Auch nicht mehr alles: Schöne Computer und wohlige Büro-Atmosphäre in einer Hamburger Werbeagentur


Die traditionsreiche Werbeagentur Scholz & Friends (Tchibo, Opel, FAZ) zieht im Wettkampf um Spitzenkräfte einen unerwarteten Joker: Firmenanteile für die Top-Leute. Für die wichtigsten Manager gebe es das Angebot, sich künftig am Unternehmen zu beteiligen, sagte ein Eingeweihter manager-magazin.de.

Bislang gehört Scholz & Friends zu 100 Prozent dem weltweit größten Werbeagentur-Netzwerk WPP, das vom 70 Jahre alten Martin Sorrell straff und streng geführt wird und in Deutschland nach den im Bundesanzeiger veröffentlichten Zahlen zuletzt im Jahr 1,2 Milliarden Euro umsetzte.

Der Schritt ist ein Beleg für die Agilität und den scharfen Wettbewerb in der Werber-Branche. Große, konzernähnlich organisierte Einheiten wie WPP werden beständig von forschen inhabergeführten Agenturen oder wendigen Newcomern attackiert, an die sie häufig ihre besten Werber verlieren. In Deutschland etwa hatte Jung von Matt jüngst Spitzenkräfte wie Thomas Strerath von Ogilvy abgeworben, der neben Scholz & Friends zweiten wichtigen WPP-Tochter in Deutschland. André Kemper, Starfilmer von S&F, wechselt in diesen Tagen in seine eigene Agentur Antoni, mit der er die Werbung für den Autokonzern Daimler runderneuern soll.

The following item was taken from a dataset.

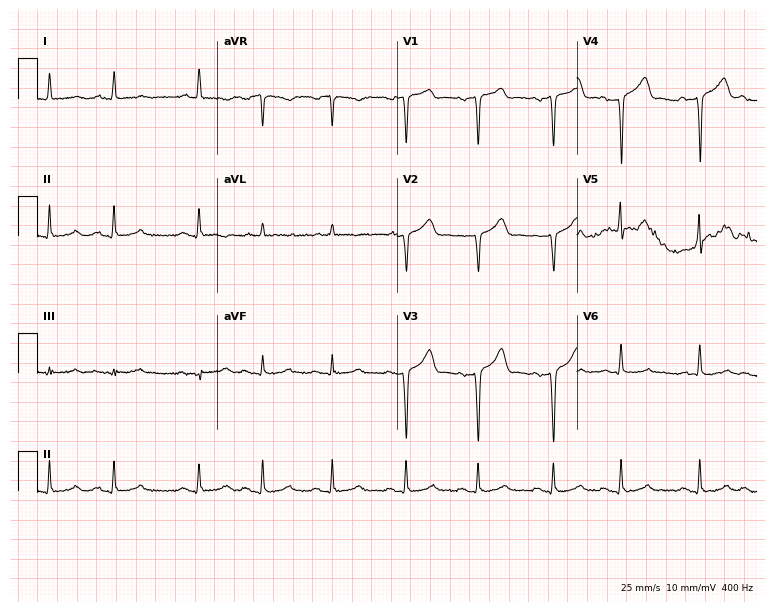
Standard 12-lead ECG recorded from a male patient, 56 years old. None of these six findings is recorded: first-degree AV block, right bundle branch block (RBBB), left bundle branch block (LBBB), sinus bradycardia, atrial fibrillation (AF), sinus tachycardia.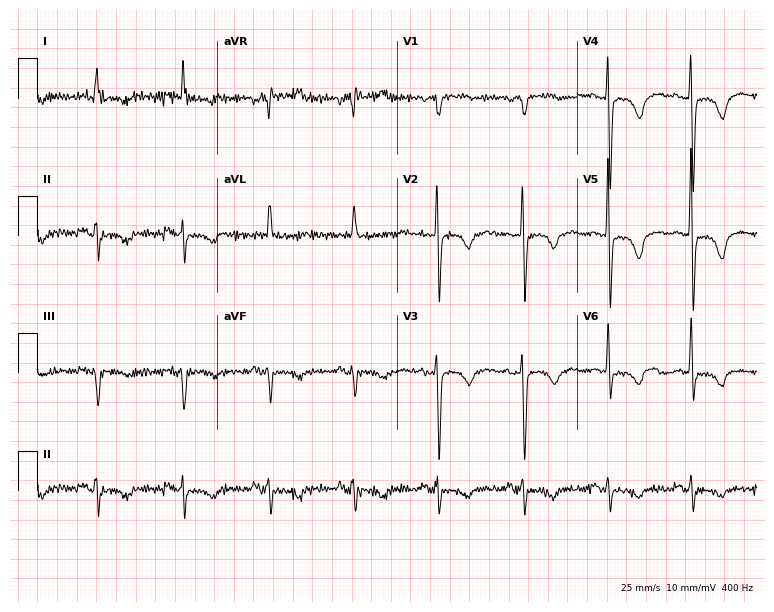
12-lead ECG from a female, 62 years old. No first-degree AV block, right bundle branch block (RBBB), left bundle branch block (LBBB), sinus bradycardia, atrial fibrillation (AF) or sinus tachycardia recorded for this tracing.

Wie viele Anteile Sorrell für das Mitarbeiter-Beteiligungsprogramm freigeben wird, konnte manager-magazin.de zunächst nicht ermitteln. Sein S&F-Vorstandschef Frank-Michael Schmidt hat für den Donnerstag zu einer Pressekonferenz nach Berlin eingeladen. Möglicherweise gibt er dort Details preis. Bei anderen Tochter-Gesellschaften in Deutschland wie etwa der Digitalagenturgruppe Syzygy hält WPP nur eine Minderheitsposition. Ein solch radikaler Schritt gilt allerdings für S&F als unwahrscheinlich. Ein Sprecher wollte die Informationen nicht kommentieren.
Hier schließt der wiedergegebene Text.